While victims of intimate partner violence (IPV) present to health care settings for a variety of complaints; rates and predictors of case identification and intervention are unknown.

OBJECTIVE

Examine emergency department (ED) case finding and response within a known population of abused women.

DESIGN

Retrospective longitudinal cohort study.

SUBJECTS

Police-involved female victims of IPV in a semi-rural Midwestern county.

MAIN MEASURES

We linked police, prosecutor, and medical record data to examine characteristics of ED identification and response from 1999–2002; bivariate analyses and logistic regression analyses accounted for the nesting of subjects’ with multiple visits.

RESULTS

IPV victims (N = 993) generated 3,426 IPV-related police incidents (mean 3.61, median 3, range 1–17) over the 4-year study period; 785 (79%) generated 4,306 ED visits (mean 7.17, median 5, range 1–87), which occurred after the date of a documented IPV assault.

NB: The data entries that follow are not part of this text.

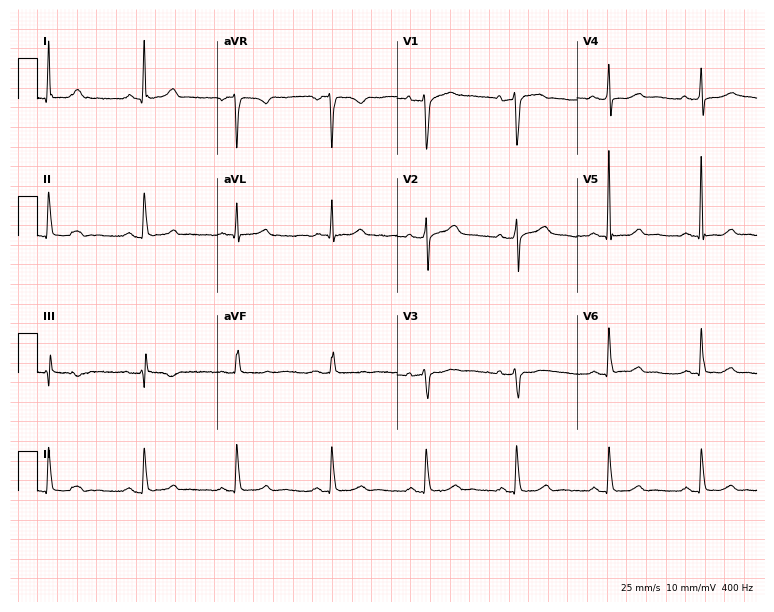
12-lead ECG (7.3-second recording at 400 Hz) from a female, 55 years old. Labelled as a normal ECG.
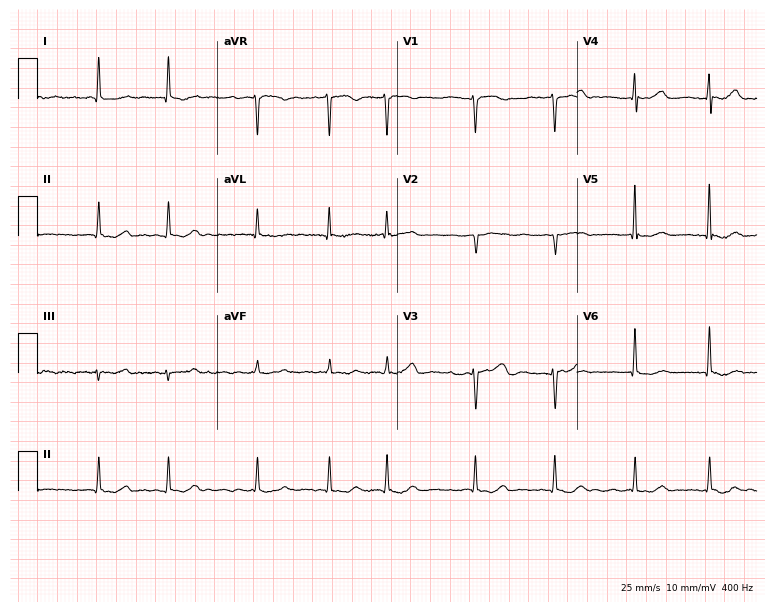
Electrocardiogram (7.3-second recording at 400 Hz), a 76-year-old female patient. Interpretation includes atrial fibrillation.
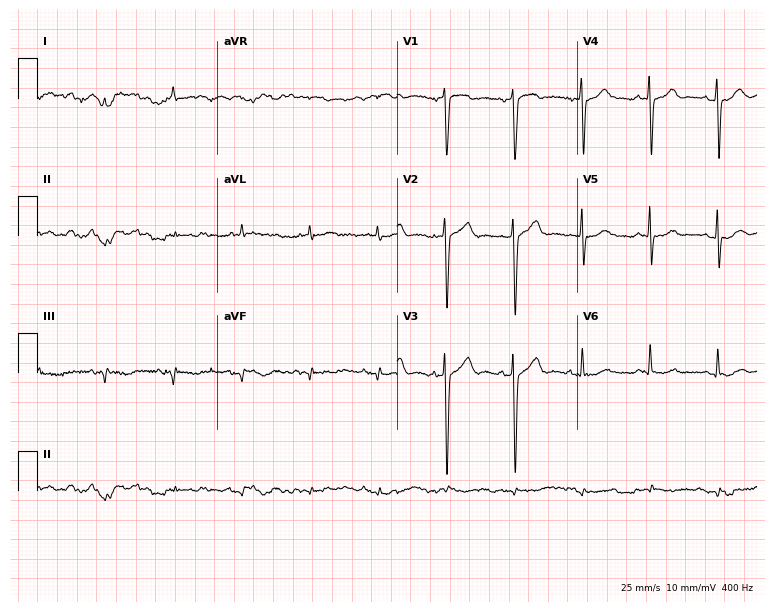
Standard 12-lead ECG recorded from a 68-year-old man. None of these six findings is recorded: first-degree AV block, right bundle branch block, left bundle branch block, sinus bradycardia, atrial fibrillation, sinus tachycardia.

Only 384 (9%) ED visits occurred within a week of a police-reported IPV incident. IPV identification in the ED was associated with higher violence severity, being childless and underinsured, more police incidents (mean: 4.2 vs 3.3), and more ED visits (mean: 10.6 vs 5.5) over the 4 years. The majority of ED visits occurring after a documented IPV incident were for medical complaints (3,378, 78.4%), and 72% of this cohort were never identified as victims of abuse. IPV identification was associated with the day of a police incident, transportation by police, self-disclosure of “domestic assault,” and chart documentation of mental health and substance abuse issues. When IPV was identified, ED staff provided legally useful documentation (86%), police contact (50%), and social worker involvement (45%), but only assessed safety in 33% of the women and referred them to victim services 25% of the time.

CONCLUSION

The majority of police-identified IPV victims frequently use the ED for health care, but are unlikely to be identified or receive any intervention in that setting.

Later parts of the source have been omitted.